I remember there was a mathematician who won the Fields Medal, the Nobel Prize of math, for solving an unsolvable problem and writing up his proof. He posted his calculations on the Internet. It took a while for his colleagues to trace it back to him. He was a recluse. He refused the medal because he did not want the money or the prestige. Isn't it enough to have it solved, he said, or anyway that's what I imagine. That he spoke through the door, he wouldn't even crack it open to address them when they came.
     We like to think of scientists as motivated solely by the quest for the solution, when the means of getting there is far more enjoyable.
     These geniuses aren't all 33, and I wonder if as mathematicians they think about that number at all, or if multiples of 11 still shock their eyes.  The possibility of replicating digits in an infinite system of infinite possibility.

I am sure the king punished the goldsmith in some horrific way, but Archimedes has left the story and as readers we aren't supposed to care what happens outside of him, and anyway the goldsmith probably died as do all men who trespass against the king, The End. But I find myself caring, deeply, about the details, wondering if Archimedes knew the punishment his insight had wrought. If he wondered, maybe, if there was some karmic balance between discovery and evil, if each scientific advancement would create its own partner setback.
     We have, after all, linked radioactivity and cancer. Fire and the stake. Contained black holes and strangelets, though they say these can't harm us. The wheel, and all those who have died on it, or under it.
     These are the answers I want when I begin transcribing π.

I read somewhere that Archimedes died on the end of a Roman soldier's sword, bleeding into the dust where he'd been transcribing his thoughts into diagrams, mathematical convention. His last words were Don't disturb my circles, when the soldier's shadow broke his light.
     He never looked up into the face of his death.
     He died squinting at the dust, striving to finish this last proof, unwilling to go without this final piece of knowledge.
     There is a proportion between discovery and death. You and I remain a broken circle and today my father may be dying, stymied for memory at 3.14. I could write words and proofs forever. It won't bring anyone back.



"Numerology" was excised from a work-in-progress titled BLACK TIGER WHITE VAN, a cross-genre memoir about living in the shadow of Sri Lanka's civil conflict. It is a microcosm of the primary threads in the manuscript: coming to terms with sexuality, with a hybrid identity; attempting to reconcile incompatible disciplines and ways of thinking, being, and knowing; relentlessly unearthing patterns, numbers, the eternal return, in an attempt to make sense of war, trauma, and multiple kinds of loss.

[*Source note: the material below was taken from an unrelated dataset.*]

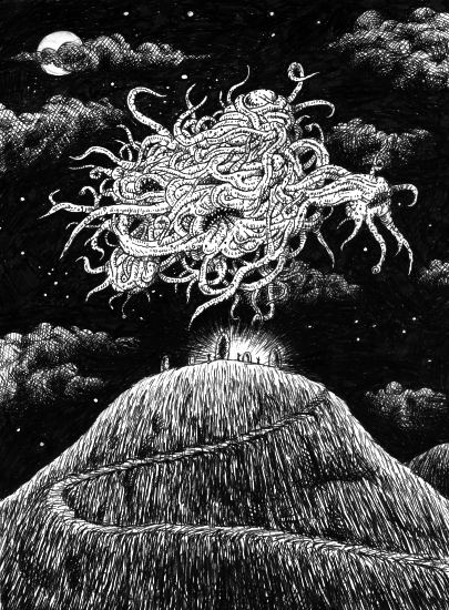 Vision d'artiste de Yog-Sothoth en noir et blanc.

What is absent is that this fascination with numerology parallels the superstitions of the rebel leader Prabhakaran. That my numbers are an attempt to map the invisible arc of history, rising through the ages. From Hell. Alan Moore. That by sheer chance I wasn't there for the war, I heard everything but survived nothing, and I have never died, and all I have to deny this trauma is mathematical objectivity, while this arc, implacable, continues to rise.